By Anoop Grewal
The work of a curator never ends. Sometimes I anthropomorphize the raw data I’m about to work with, imagining it eating potato chips and lazing away on a couch in desperate need of conditioning. “Alright data, get ready for a little exercise,” I say and start it off with some stretching, or more accurately, assessing the quality of the data by examining the experimental design and sample annotations. Next on the program is weight lifting which consists of applying the appropriate statistical analyses to process the data. Don’t think we neglect aerobic activity! To this end, the NextBio Curation team runs each comparison through rigorous tagging by applying relevant biological labels. At this point, the resulting comparisons (now called biosets) are finally fit and ready to be imported to the NextBio platform where they can be scored against the thousands of other datasets.

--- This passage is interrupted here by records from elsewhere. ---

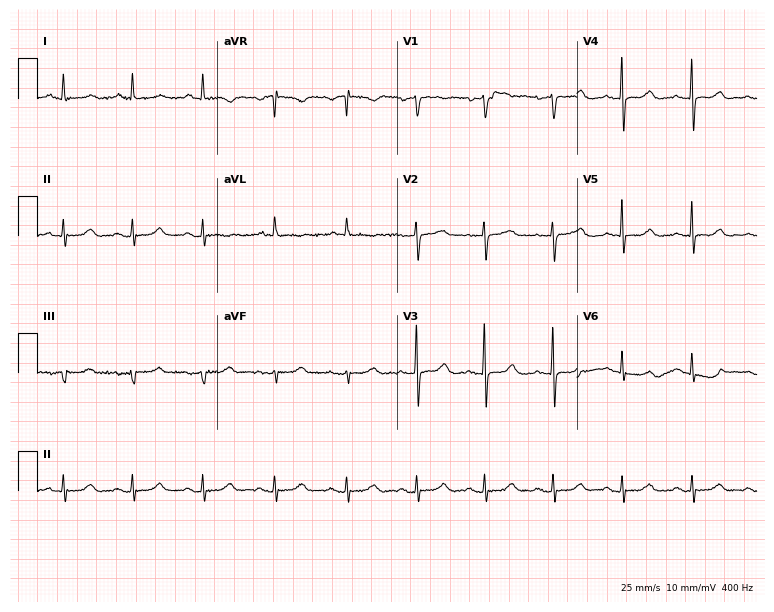
Electrocardiogram, a 55-year-old woman. Overall reading on record: normal ECG.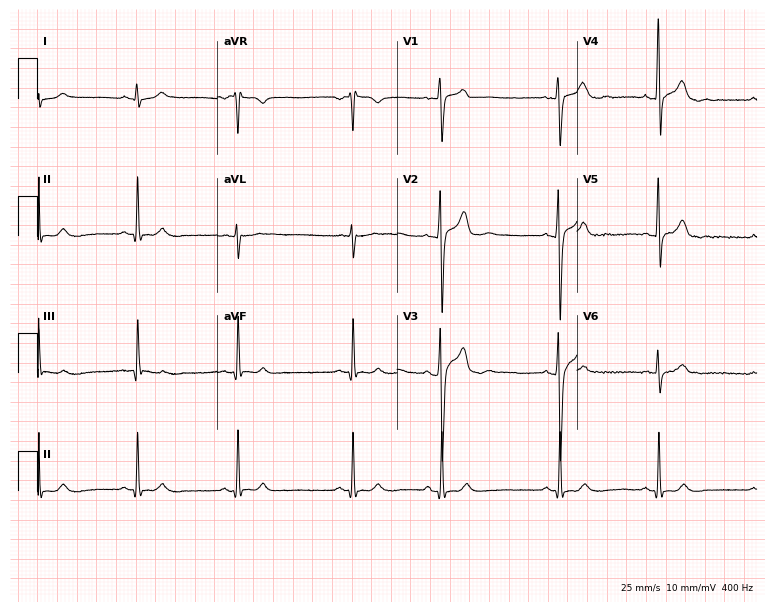
Standard 12-lead ECG recorded from a male, 20 years old (7.3-second recording at 400 Hz). Read as a normal ECG.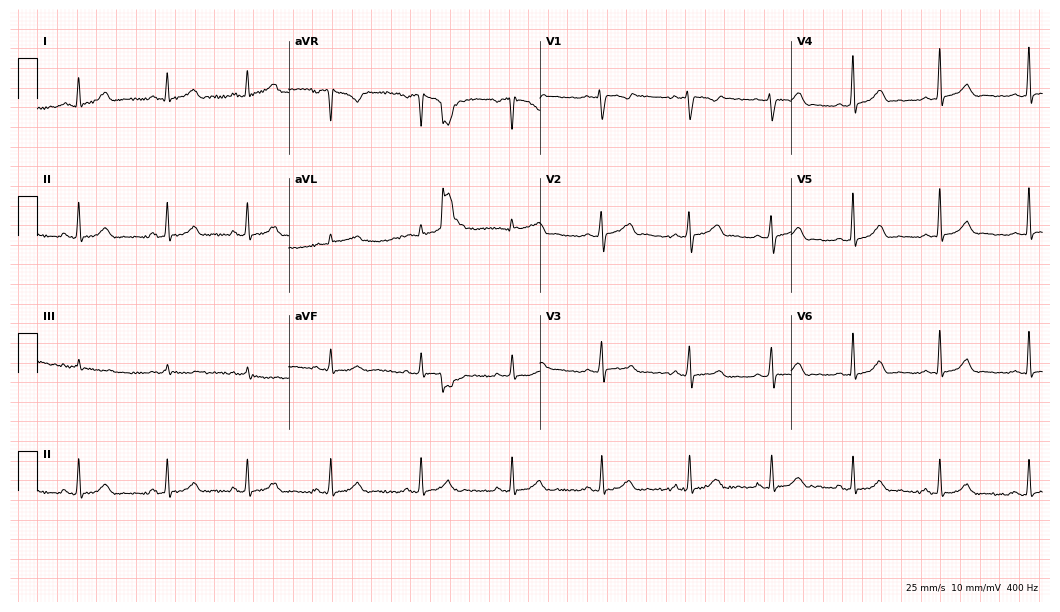
12-lead ECG from a woman, 29 years old. Labelled as a normal ECG.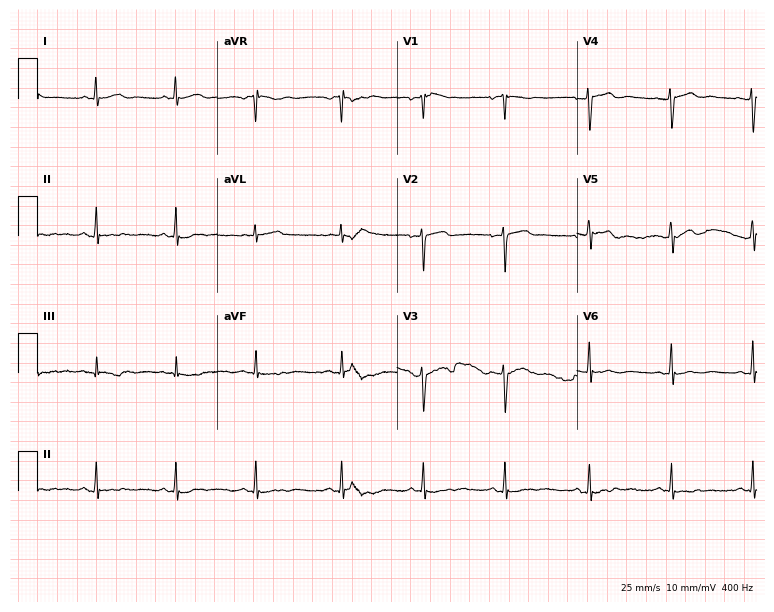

The aerobics, or tagging of datasets with biomedical terms, goes a long way in helping us achieve our mission of rendering the huge volume of public domain data to formats that better serve the needs of all researchers. Typically experimental results are tagged with multiple biological concepts. For example, a leukemia study in which B-cell acute lymphoblastic leukemia is compared to acute myeloid leukemia using human blood samples would be tagged with the source tissue, peripheral blood mononuclear cells, as well as with the two diseases. And the terms used for tagging aren’t just any biological terms that come to mind. Rather they are derived from accredited biomedical vocabularies.